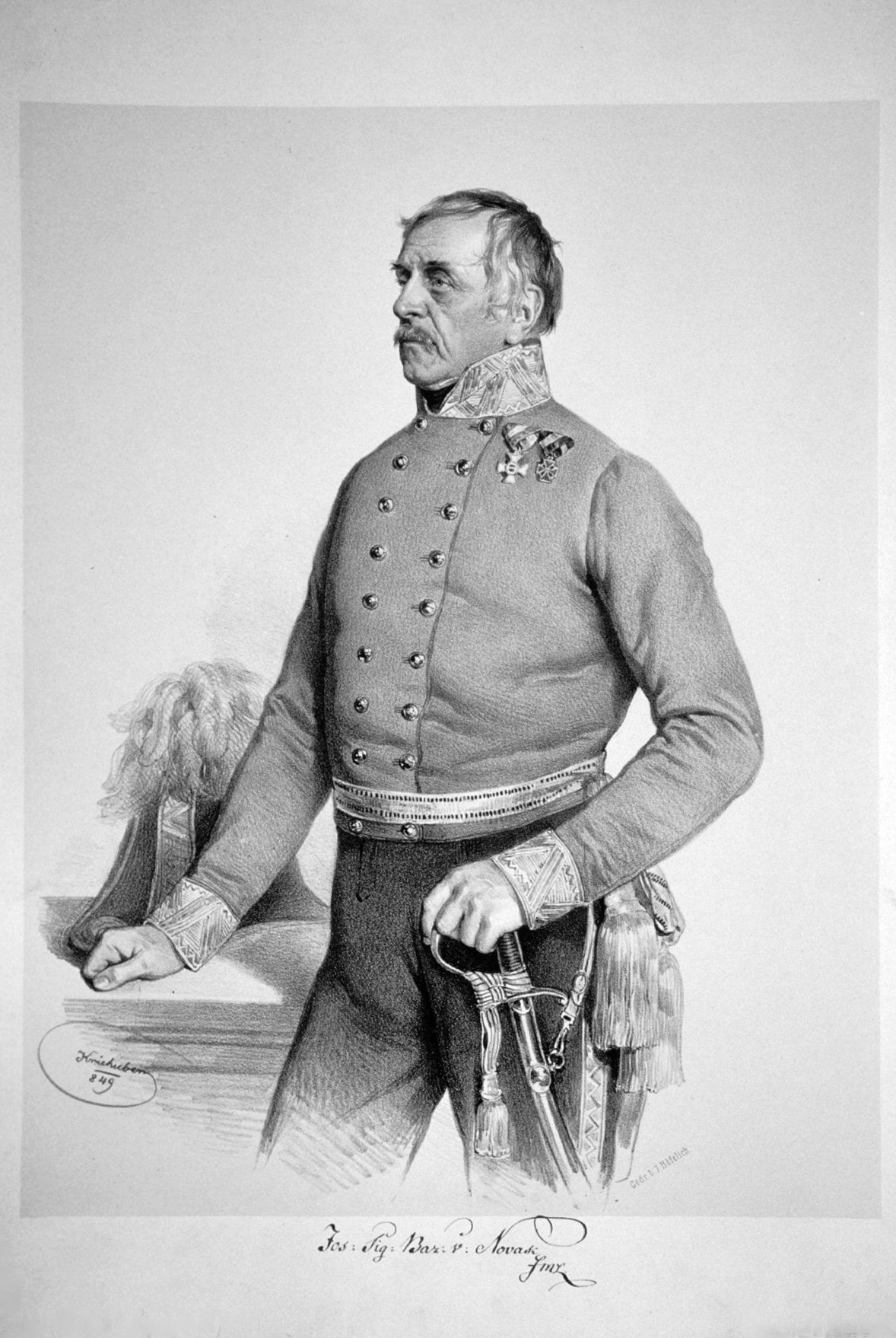 Siegmund Josef Freiherr von Novak (1774-1860), Feldmarschallleutnant, Ritter des Maria-Theresien Ordens. Lithographie von Josef Kriehuber, 1849
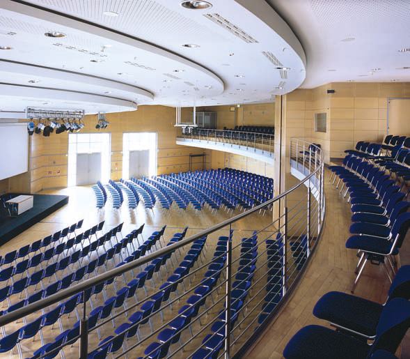 Blick in den Carl-Zeiss-Saal im Congress Center der Messe Erfurt
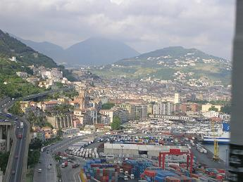 Salerno
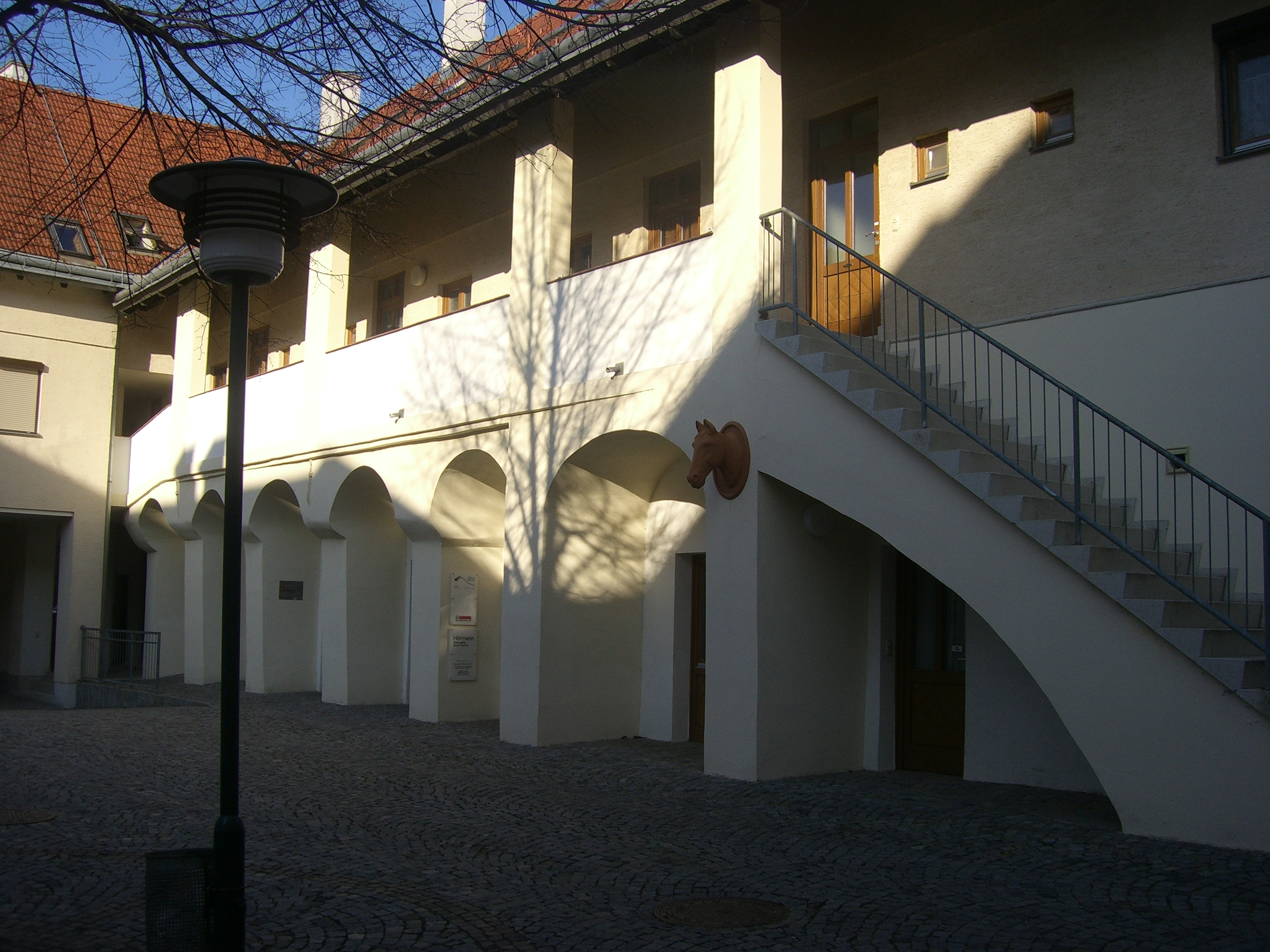 Loosdorfer Rathaus, Innenhof
********************
Instructions for the task =
Once the images are dropped, set down the remaining material word for word.

Problem solution =
 Siegmund Josef Freiherr von Novak (1774-1860), Feldmarschallleutnant, Ritter des Maria-Theresien Ordens. Lithographie von Josef Kriehuber, 1849
 Blick in den Carl-Zeiss-Saal im Congress Center der Messe Erfurt
 Salerno
 Loosdorfer Rathaus, Innenhof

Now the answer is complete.